In a recent episode of Google's SEO Made Easy series, Search Advocate Martin Splitt provided crucial insights into troubleshooting website crawling issues. The presentation focused on understanding how Google Search interacts with websites during the crawling process and how to identify potential problems.
Browser Access Doesn't Guarantee Googlebot Access
Splitt emphasized that just because a page is accessible through a browser doesn't necessarily mean Googlebot can crawl it.

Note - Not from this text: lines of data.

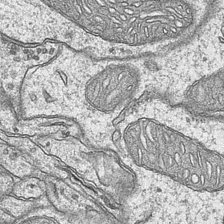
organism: Mouse
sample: CA1 Hippocampus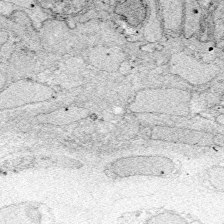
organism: Zebrafish
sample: Whole-Brain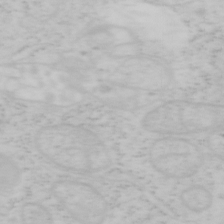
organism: Mouse
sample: OT-I killer T cells with ID8 ovarian cancer cells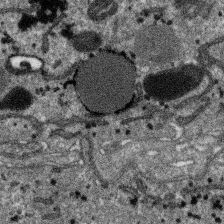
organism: Human
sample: Lung epithelial cells infected with SARS-CoV-2

Several factors can prevent Googlebot from accessing URLs:
- Robots.txt restrictions
- Firewalls or bot protection systems
- Networking or routing issues between Google's data centers and web servers
Tools for Verifying Googlebot Access
To properly verify if Googlebot can access your pages, Splitt recommends using:
- The URL Inspection Tool in Google Search Console
- The Rich Results Test
These tools show the rendered HTML of pages and help confirm if Googlebot can properly access the content.
Monitoring Server Responses Through Crawl Stats
The Crawl Stats report provides valuable insights into how servers respond to crawl requests. Website owners should monitor for:
- High numbers of 500 responses
- Fetch errors
- Timeouts
- DNS problems
While transient errors may resolve automatically, frequent occurrences or sudden spikes warrant investigation, particularly for larger sites with millions of pages.
Advanced Troubleshooting Using Web Server Logs
For more detailed analysis, Splitt suggests examining web server logs, though this may require assistance from hosting providers or development teams. Server logs reveal important patterns about:
- Request timing and frequency
- Server response patterns
- Overall crawling behavior
Importantly, Splitt cautioned that not all requests claiming to be from Googlebot are legitimate, as some third-party scrapers may impersonate Googlebot's signature.